Wir können es eigentlich nicht oft genug wiederholen: Egal ob als Rennrad, Hollandrad oder Lastenrad – Fahrräder sind die perfekten Fortbewegungsmittel in der Stadt; null CO2-Emissionen, kein Lärm und sowohl während der Fahrt als auch geparkt extrem platzsparend. Angesichts dessen können Städte, die in eine fahrradfreundliche Infrastruktur investieren, eigentlich nur profitieren – mindestens, wenn es darum geht, die Klimaziele zu erreichen.

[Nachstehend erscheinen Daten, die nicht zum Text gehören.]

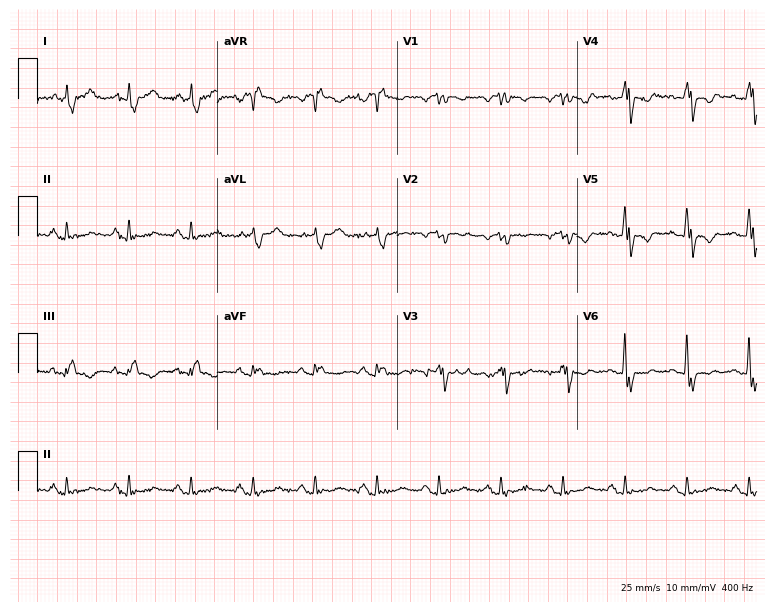
Standard 12-lead ECG recorded from a male patient, 63 years old (7.3-second recording at 400 Hz). The tracing shows right bundle branch block (RBBB).

Doch bis auf wenige Ausnahmen ist das in den Köpfen derer, die städtische Infrastrukturen planen, noch nicht angekommen. Wie auch der vor wenigen Wochen erschienene Mobilitäts-Atlas der Böll-Stiftung belegt, ist der Großteil aller Städte immer noch „vom Auto her“ gedacht. In Berlin zum Beispiel werden aktuell 13 Prozent aller Wege mit dem Fahrrad zurückgelegt. Doch insgesamt stehen dem Radverkehr hier gerade einmal drei Prozent der Verkehrsflächen zur Verfügung. Autos hingegen dürfen über 39 Prozent der Verkehrsflächen rollen – bei einem Anteil von 30 Prozent aller Wege. Obendrauf kommen nochmals 19 Prozent Flächen in Form von Parkplätzen.

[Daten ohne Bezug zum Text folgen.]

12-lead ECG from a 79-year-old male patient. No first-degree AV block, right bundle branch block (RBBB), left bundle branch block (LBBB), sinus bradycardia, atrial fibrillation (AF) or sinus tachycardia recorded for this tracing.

Städte wie Kopenhagen oder Wien, in den Fahrräder mittlerweile den Verkehr bestimmen, zeigen jedoch einen klaren Zusammenhang zwischen besseren und vor allem sichereren Radwegen und der Zahl der Radfahrenden – diese steigt nämlich, wenn das Angebot gut ist. Der erste Schritt von der Auto-dominierten zur fahrradfreundlichen und damit auch zukunftsfähigen Stadt ist ein Umdenken. Bei der Umsetzung bringen dann genauere Informationen Licht ins Dunkel; Daten über die Fortbewegungsmuster der Radfahrenden sind zum Beispiel hilfreich, um Radwege an den richtigen Stellen zu verbessern.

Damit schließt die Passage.